**Task to complete**
Please retype the records below exactly as they appear, leaving out every picture.

**Data section**
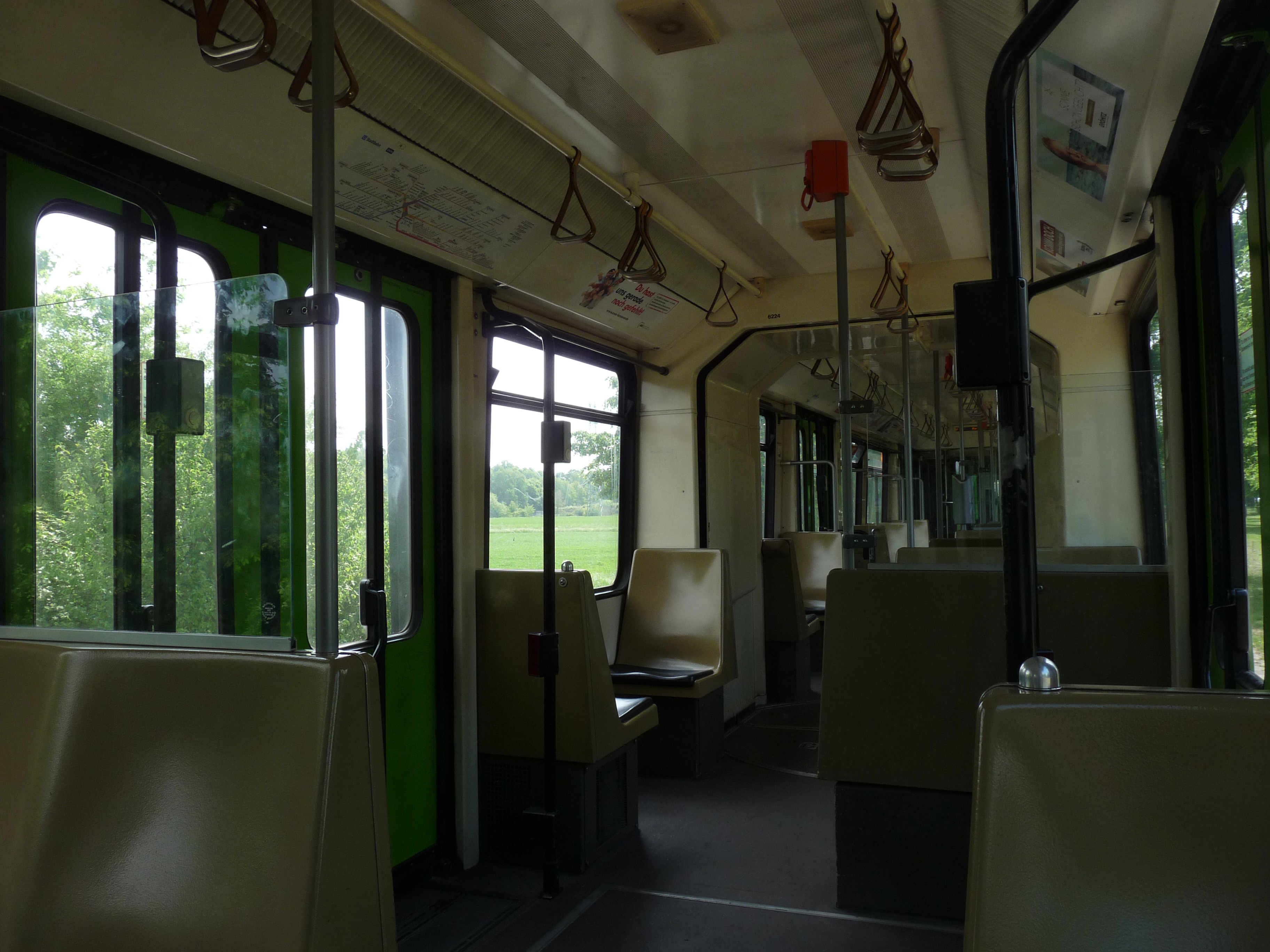 Het interieur van een tram in Hannover op tramlijn 2
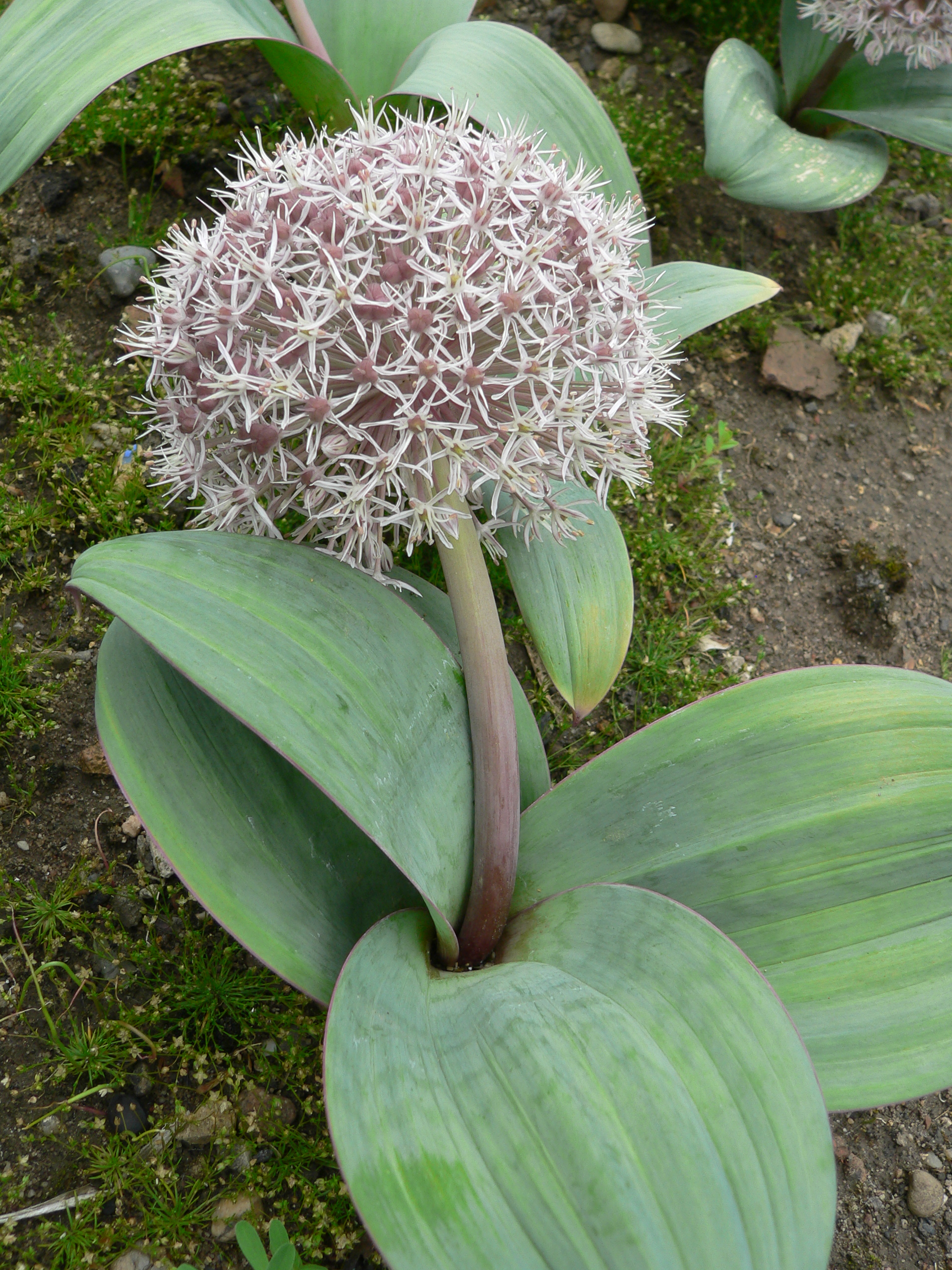 Allium karataviense
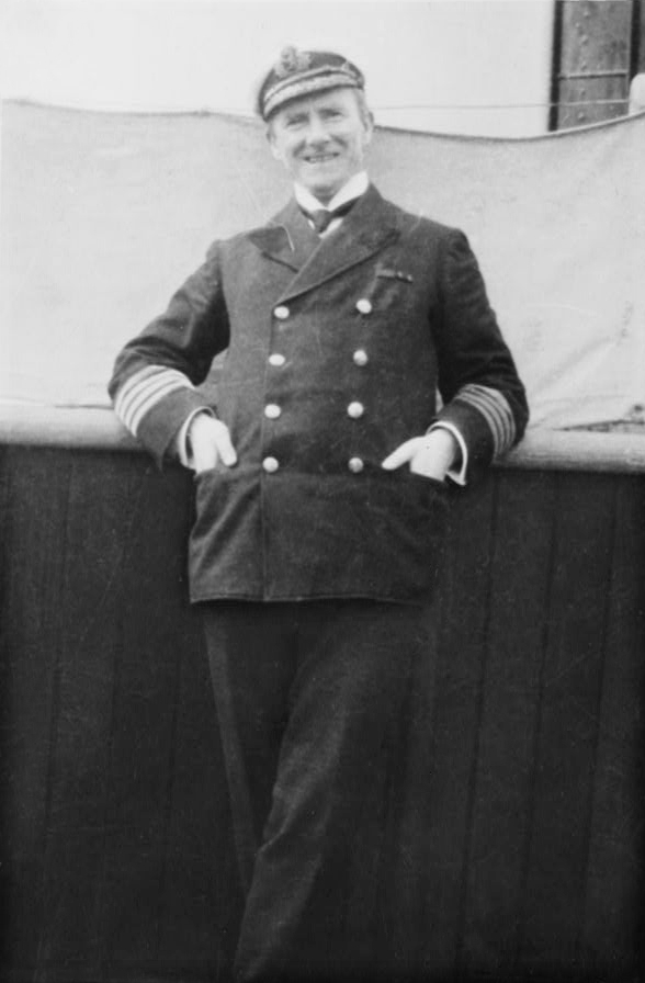 Il capitano Arthur Rostron.
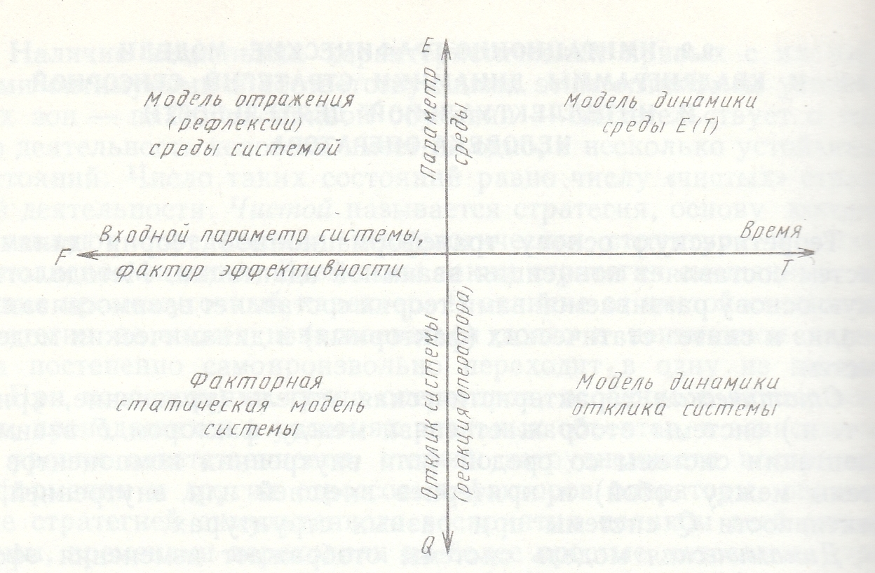 структура квадриграммы
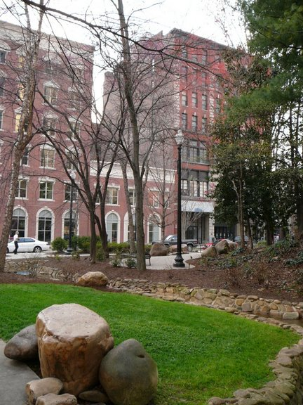 Krutch Park, Knoxville, TN
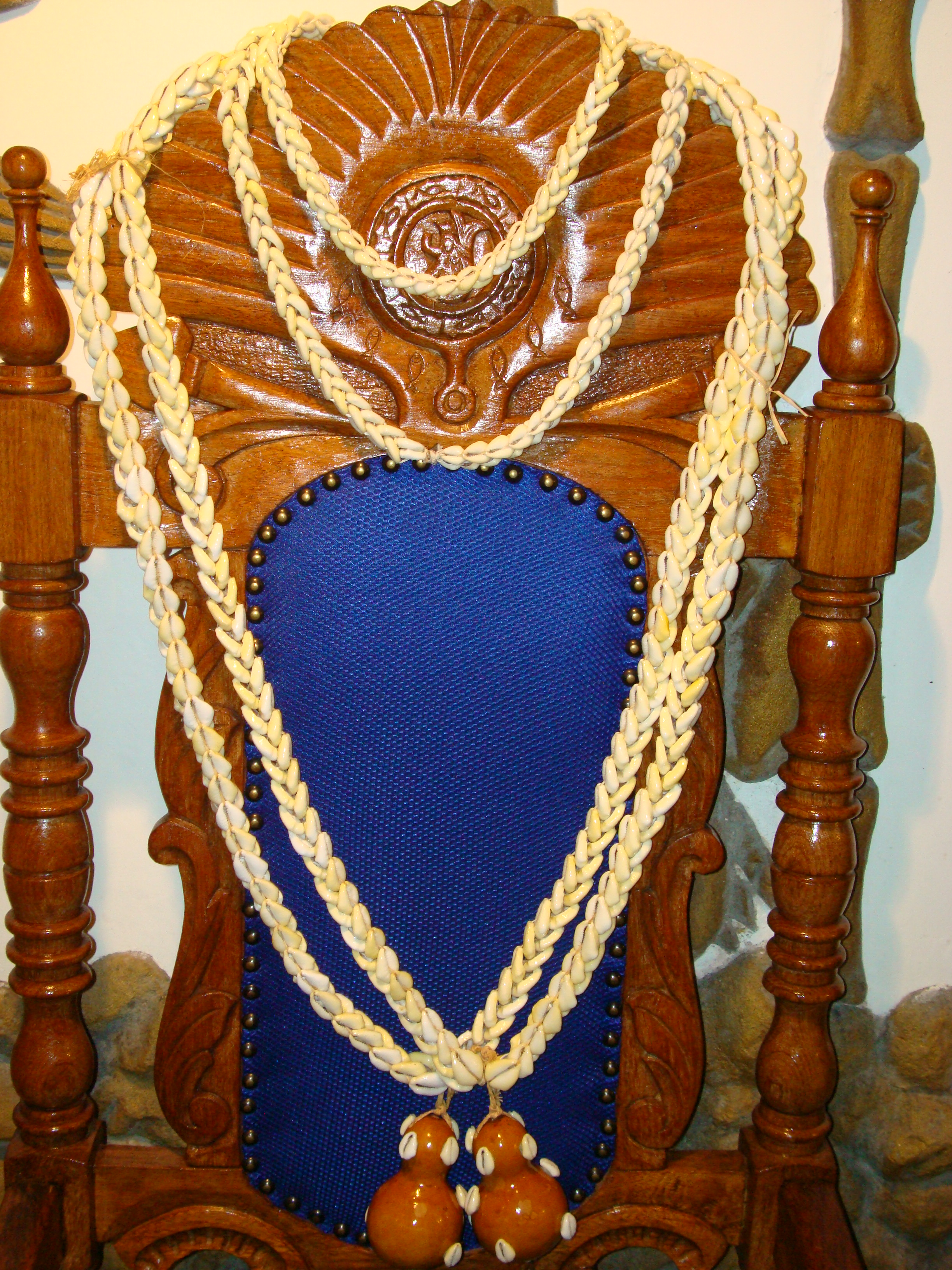 Brajá, fio de conta do candomblé
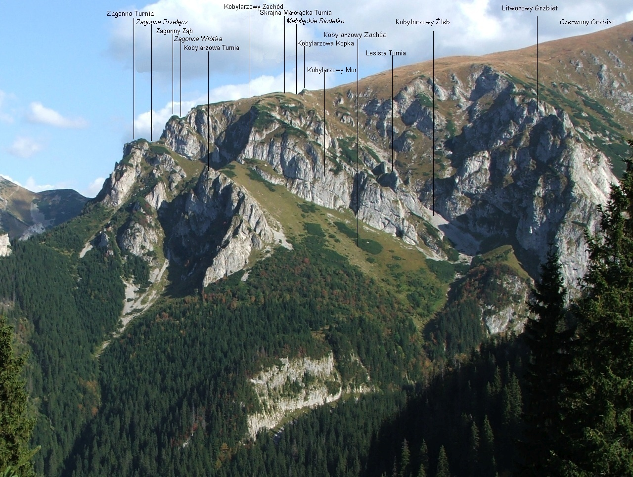 Widok z grzbietu Ciemniaka
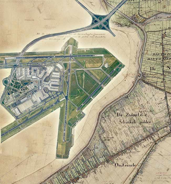 Ligging van Schiphol t.o.v. de vroegere Haarlemmermeer. Achtergrond voorloper TMK, ca 1840. Eigen compilatie. Vrij te gebruiken.
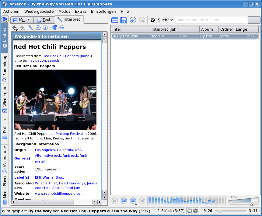 Amarok 1.4.5 mit Wikipedia-Inhalten
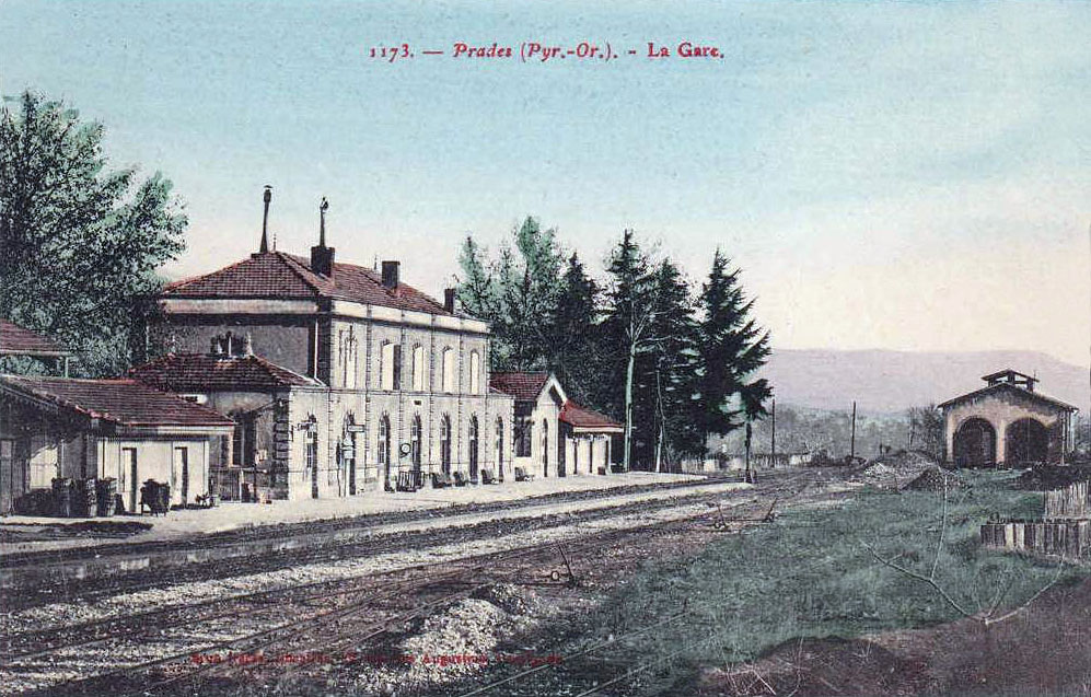 L'intérieur de la gare de Prades, au début des années 1900 avant l'électrification, avec les voies, quais, le bâtiment voyageurs et la remise des locomotives.

**Your response**
 Het interieur van een tram in Hannover op tramlijn 2
 Allium karataviense
 Il capitano Arthur Rostron.
 структура квадриграммы
 Krutch Park, Knoxville, TN
 Brajá, fio de conta do candomblé
 Widok z grzbietu Ciemniaka
 Ligging van Schiphol t.o.v. de vroegere Haarlemmermeer. Achtergrond voorloper TMK, ca 1840. Eigen compilatie. Vrij te gebruiken.
 Amarok 1.4.5 mit Wikipedia-Inhalten
 L'intérieur de la gare de Prades, au début des années 1900 avant l'électrification, avec les voies, quais, le bâtiment voyageurs et la remise des locomotives.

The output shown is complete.